Introduction

Competition for Bigginer held at SIGNATE Since I participated in [5th _Beginner Limited Competition] House Price Forecast for Ames, an American City, I will write a record of participation. Here continued.

What I did 3 (Understanding the data)

3-1 Learning data / verification data check

train.csv Number of data: 3000 Number of columns: 47 Approximately half of the features listed in data_description.txt. It seems that the data whose operation is strange will be erased.
test.csv Number of data: 2000

3-2 Missing value check

LightGBM seems to handle missing values well (doesn't it just cause an error?), I checked it just in case, but the number of defects is 0 in all columns. The data did not need to be considered.

print(train_data.isnull().sum())
print(test_data.isnull().sum())

Confirmation of objective variable

'Sale Price' is the expected selling price ($). Maximum: 418000 Minimum: 80000 It feels like this is all.

sns.displot(train_data['SalePrice'], height=5, aspect=1)

Since the data looks like a normal distribution, it looks like it can be applied as it is to a linear regression model. It seems that the data of 250000 $ or more is out of order, but it is a decision tree system, and Since the number of data is also reasonable, I will leave it as it is. (The decision tree system looks good for the threshold value, so I don't think it has anything to do with the normal distribution, but it disappears by chance.

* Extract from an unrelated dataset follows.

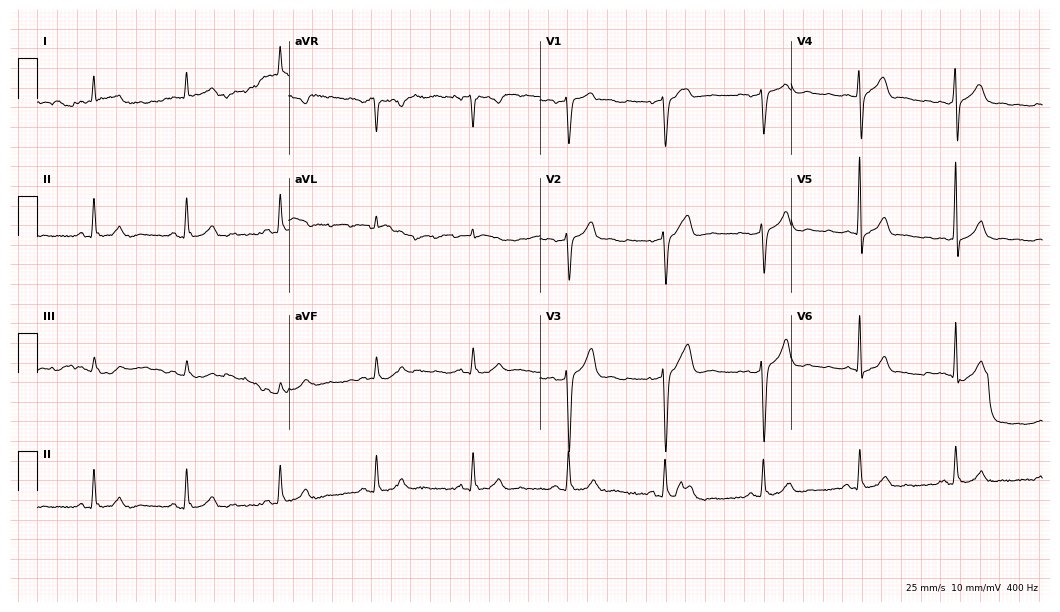
Standard 12-lead ECG recorded from a man, 60 years old. None of these six findings is recorded: first-degree AV block, right bundle branch block, left bundle branch block, sinus bradycardia, atrial fibrillation, sinus tachycardia. Only these six findings were labelled.

3-3 Confirmation of important data

I checked some of the important data directly. Skipped'Garage Cars' and'Garage Area'because seaborn was frozen and could not be displayed as a graph.

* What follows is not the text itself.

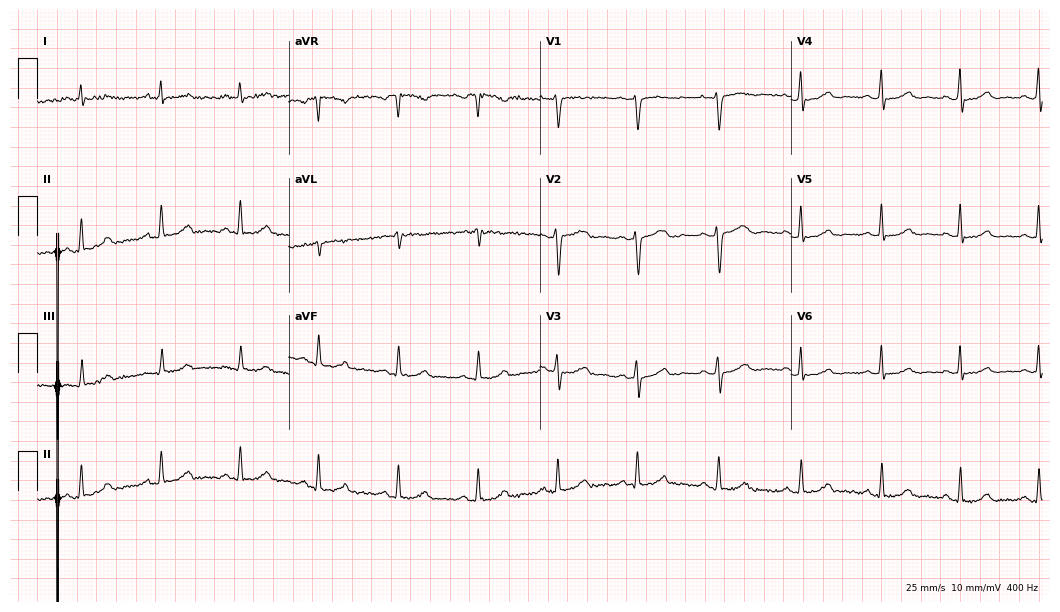
Electrocardiogram (10.2-second recording at 400 Hz), a female patient, 43 years old. Of the six screened findings (first-degree AV block, right bundle branch block, left bundle branch block, sinus bradycardia, atrial fibrillation, sinus tachycardia), none is recorded.

fig, ax = plt.subplots(2, 2, figsize=(10, 10))
sns.histplot(x=train_data['BsmtFin SF 1'], ax=ax[0, 0])
sns.histplot(x=train_data['Bsmt Unf SF'], ax=ax[0, 1])
sns.histplot(x=train_data['Bsmt Full Bath'], ax=ax[1, 1])
sns.histplot(x=train_data['Total Bsmt SF'], ax=ax[1, 0])

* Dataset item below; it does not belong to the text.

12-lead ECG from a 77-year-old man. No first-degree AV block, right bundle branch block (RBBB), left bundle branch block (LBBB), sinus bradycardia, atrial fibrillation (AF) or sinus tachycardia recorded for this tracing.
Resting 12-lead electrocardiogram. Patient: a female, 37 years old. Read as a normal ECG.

Since the test data had the same tendency, there seemed to be no major problems with the features.

The features that I was interested in below.

BsmtFin SF 1: Underground (Type 1) area (square feet).
As a test, look at the scatter plot of BsmtFin SF 1 (square feet) on the horizontal axis and SalePrice ($) on the vertical axis.

There is no sale price below 100000 \ $ above 1500 square feet (x-axis), and
conversely, the thick layer of 250000 \ $ (y-axis) seems to be a correlation. I thought it would be okay to erase the data of 400000 \ $ near 500 square feet as an outlier, but
the decision tree is strong against outliers, so I have not dealt with it. If you take it seriously, you should leave it if you know the reason why this one data was priced higher, and delete it if you do not know. (Intuitively, BsmtFin SF 1 is the most important, so should we consider that the adverse effects of outliers on BsmtFin SF 1 outweigh the advantages of other features and eliminate them without question?)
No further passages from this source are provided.